Algunos días antes de la Epifanía, hubo otros adoradores también llamados de afuera; eran los pastores.... Los pastores que durante la noche se iban relevando en la guardia de sus rebaños. Los primeros llamados de afuera a la adoración fueron reyes y pastores. Estos dos títulos, colocados ahora en opuestos extremos de la escala social, eran en otros tiempos palabras cuasi sinónimas; pues para el lenguaje y el sentimiento de la remota antigüedad, los reyes eran los pastores de los pueblos. En todas partes los que gobernaban eran llamados pastores, y los que obedecían eran llamados "ovejas".

He dicho que un parentesco misterioso y sobrenatural unía quizás a Santo Tomás con los reyes Magos; otro parentesco misterioso, pero natural, une tal vez a los reyes con los pastores. Los reyes Magos eran sabios; los pastores que velaban por turno cerca de Belén eran sencillos. Los reyes vieron una estrella porque eran astrónomos; los pastores vieron un ángel porque eran sencillos.

Los pastores recibieron la indicación que convenía a su carácter: "Encontraréis al Niño en mantillas y acostado en un pesebre". Y numerosa cohorte de espíritus celestiales se unió al ángel, cantando en la noche santa: "Gloria in Excelsis Deo et in terra pax hominibus bonæ voluntatis". La buena voluntad, esa cosa también sencilla y que apenas encuentra lugar en el lenguaje "vulgarmente" llamado poético, resuena en el canto de los ángeles después del ¡Gloria!, al lado del "Gloria"; y las dos palabras reunidas producen un efecto sublime.

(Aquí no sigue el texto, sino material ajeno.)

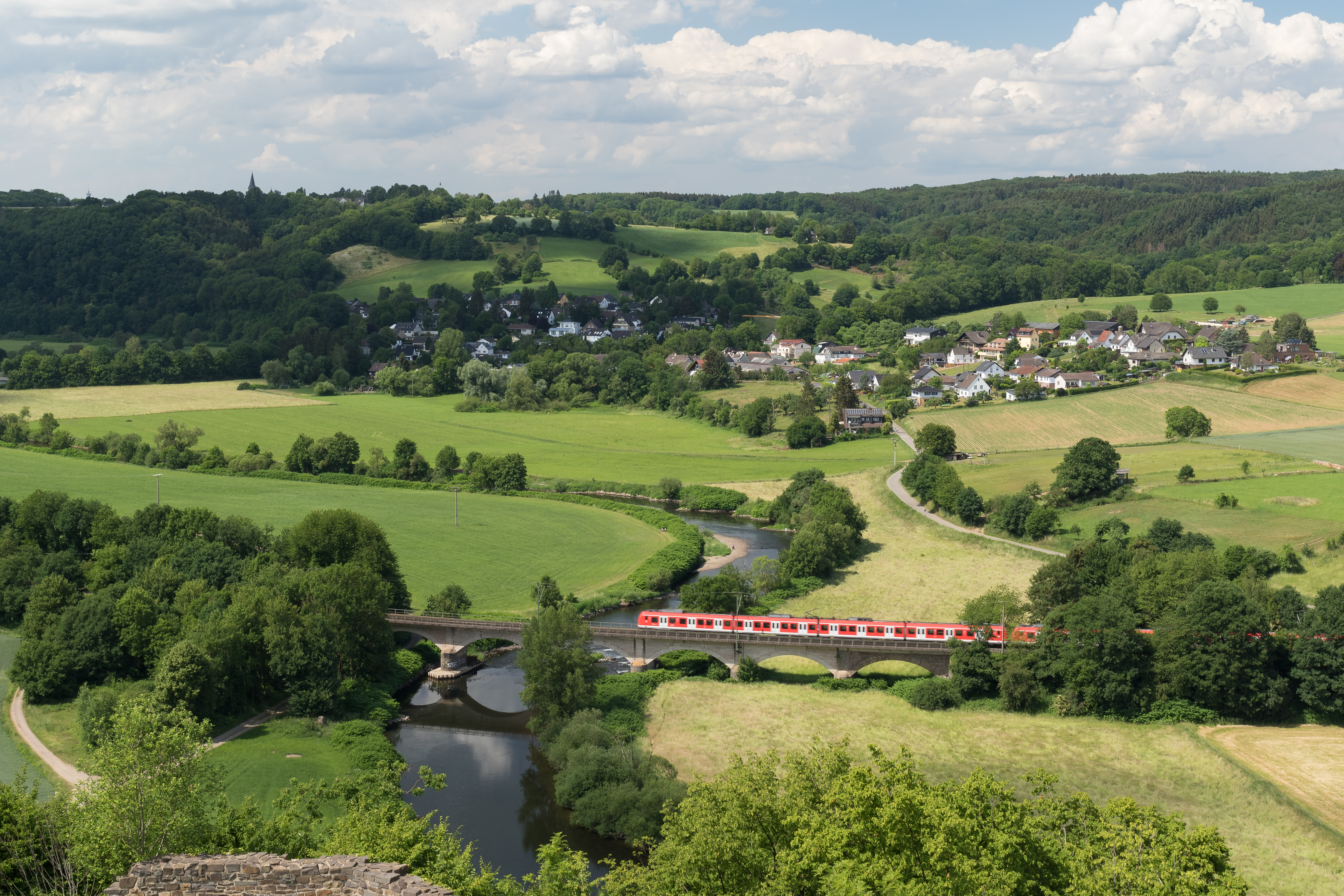 Naturschutzgebiet Siegauen bei 53773 Hennef-Stein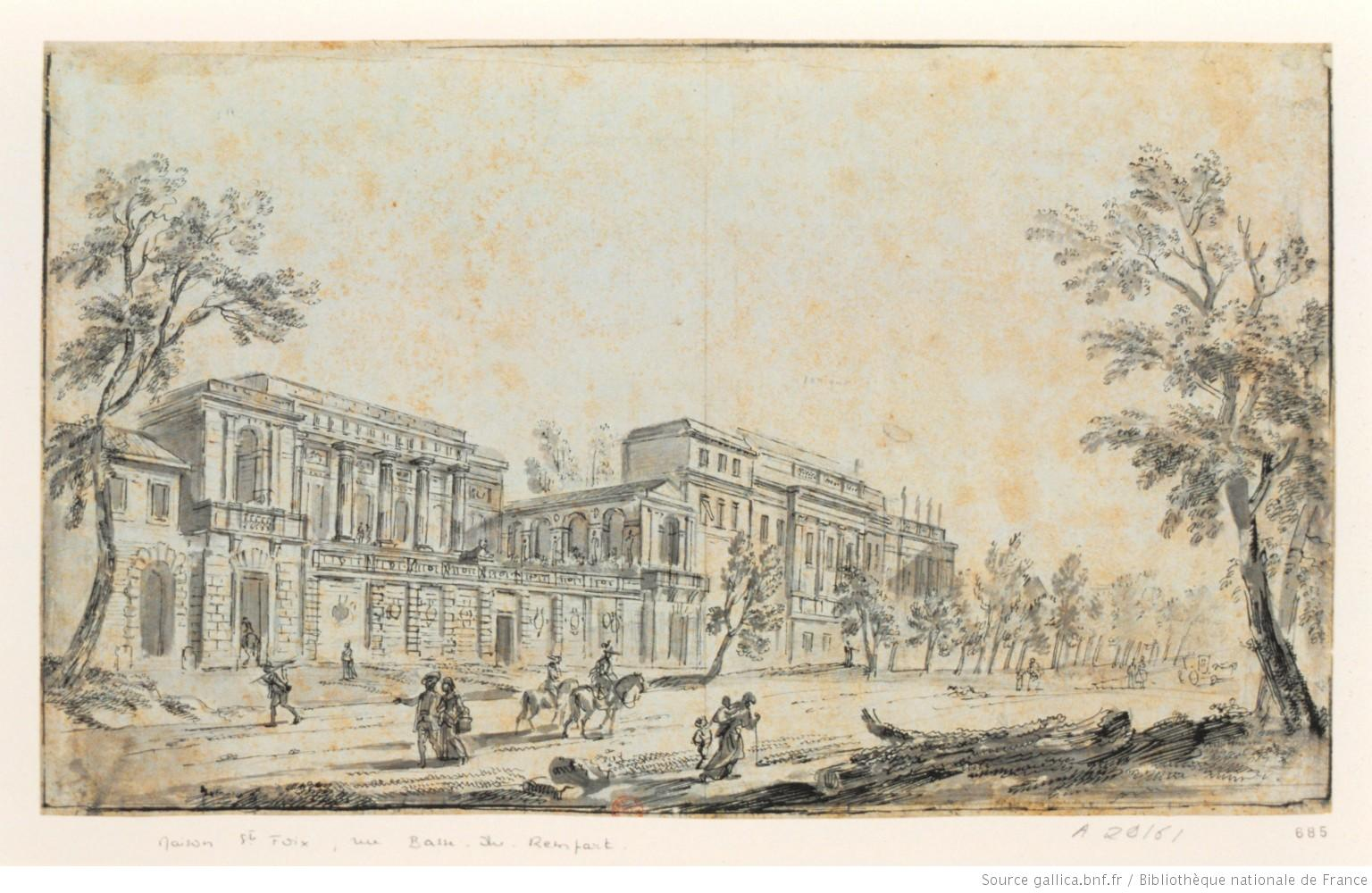 Hôtel Radix de Sainte-Foix, rue Basse-du-Rempart, aujourd'hui boulevard des Capucines. Au fond, l'hôtel de Montmorency, à l'angle de la rue de la Chaussée d'Antin.

El carácter distintivo de los pastores fue probablemente la sencillez; el de los reyes fue quizás la magnificencia y la generosidad. No quiero decir sólo la generosidad en los presentes, en el oro, en el incienso, en la mirra, sino la generosidad en la fe, en la adoración, en el emprender el viaje. No quiero decir solamente la generosidad que da, sino también la generosidad que se da.

Sus reliquias fueron transportadas de Persia a Constantinopla; Santa Elena las hizo depositar con magnificencia en la basílica de Santa Sofía. El obispo Eustaquio, en tiempos del obispo Emmanuel, las llevó a Milán. Cuando Federico Barbarroja entró a saco en esta ciudad, las reliquias de los reyes Magos recibieron en Colonia su hospitalidad hasta ahora definitiva.

Mucho se ha dicho sobre lo que fue la estrella de los Magos. Unos han creído que era una estrella absolutamente milagrosa que brilló de repente fuera de las leyes naturales y sin relación alguna con la astronomía. Otros han afirmado que una estrella ordinaria nunca hubiera podido señalar una casa determinada; habría indicado a lo más una comarca, pero no de un modo preciso un pequeño establo; era menester, pues, según éstos, que fuera un meteoro que se mostró cerca de la tierra. Otros, finalmente, han recurrido a una tercera explicación; según la hipótesis astronómica adoptada por el doctor Sepp, un astro nuevo puede aparecer de repente merced a la conjunción de tres planetas.

En 1604 los astrónomos observaron la conjunción de los tres planetas Saturno, Júpiter y Marte: una nueva estrella apareció de pronto entre Marte y Saturno, brillando con un resplandor extraordinario y esparciendo entorno una luz coloreada. Se ha calculado que una conjunción análoga se produce, con efectos semejantes, cada 800 años, que son los que emplean Saturno y Júpiter en recorrer el zodíaco. Siete períodos de 800 años (poco más o menos) han transcurrido desde la creación del mundo, períodos que podrían parecer días climatéricos de la humanidad; a saber:

De Adán a Enoc.
De Enoc al Diluvio.
Del Diluvio a Moisés.
De Moisés a Isaías.
De Isaías a Jesucristo.
De Jesucristo a Carlomagno.
De Carlomagno a la Edad Moderna (descubrimiento de la imprenta).
Y el nuestro sería el séptimo día.

La estrella de los Magos ¿fue el resultado de una combinación astronómica, o fue una estrella absolutamente milagrosa? Nadie lo sabe; pero como Dios es autor del orden natural lo mismo que del sobrenatural, su acción es igualmente sensible, igualmente manifiesta, igualmente providencial en uno y otro caso.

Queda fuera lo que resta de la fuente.